KaleidoScoops
- Type: Co-operative
- Industry: Retail
- Founded: 1999; 27 years ago
- Headquarters: Alabama, United States
- Number of locations: 2
- Area served: United States
- Products: Ice cream

= KaleidoScoops =

American chain of ice cream shops

KaleidoScoops is an American chain of ice cream shops. It was founded in 1999 by a co-operative of former Baskin-Robbins franchisees after the termination of their franchises. The chain now only has 2 locations. One in Glenwood Springs, Colorado; The other in Carlsbad, New Mexico.

==Company history==
KaleidoScoops was formed in 1999 by several former Baskin-Robbins franchisees after the latter company terminated approximately 200 domestic franchisee agreements in Southern markets they deemed "nonstrategic." Over forty of the former franchisees united to form the new company, KaleidoScoops, which operates as a cooperative based in Austin, Texas. These people formed the co-op to improve the quality of the ice cream, lower the cost of overhead and pass the savings on to longtime neighborhood customers.

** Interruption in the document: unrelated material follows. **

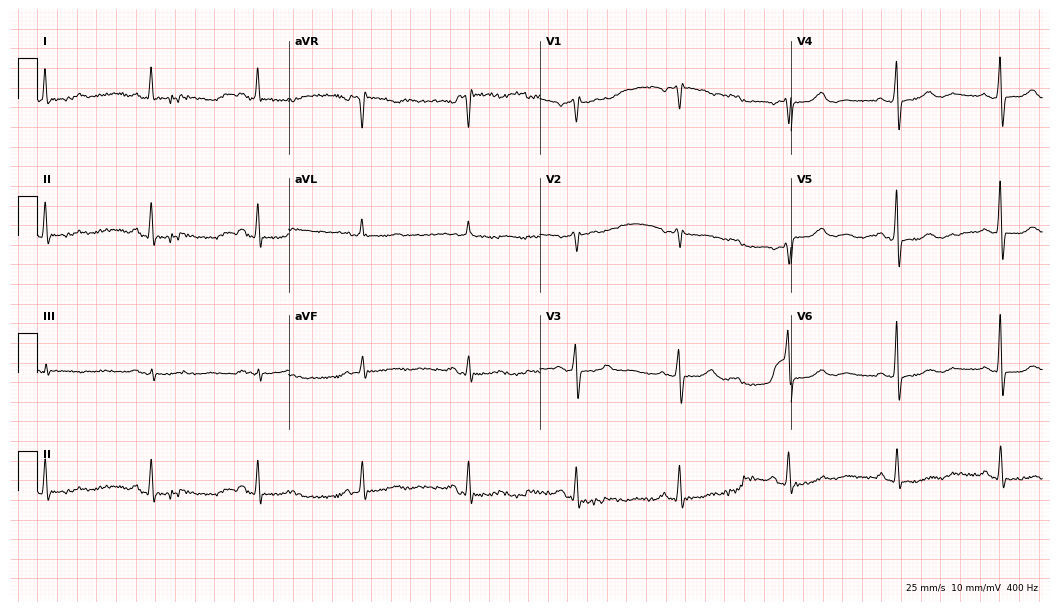
Resting 12-lead electrocardiogram (10.2-second recording at 400 Hz). Patient: a female, 61 years old. Read as a normal ECG.
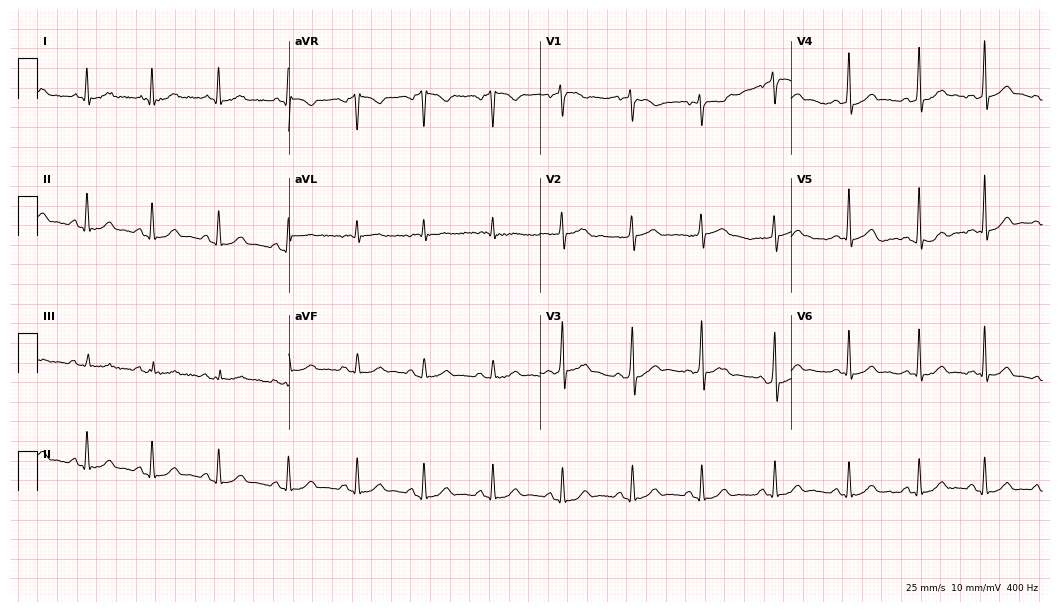
Standard 12-lead ECG recorded from a 49-year-old female (10.2-second recording at 400 Hz). Read as a normal ECG.

The first stores to be converted experienced an initial drop in sales of about 20 percent. But as customers tried the new ice cream, sales rose above pre-conversion amounts. Between 2000 and 2003, KaleidoScoops doubled in size, with many of its members entering the cooperative with no prior experience owning ice cream shops. These new owners brought in fresh perspectives and new ideas to Kaleidoscoops that have allowed the company to expand into 20 states. Kaleidoscoops is still expanding and is still having franchisees convert from other ice cream chains.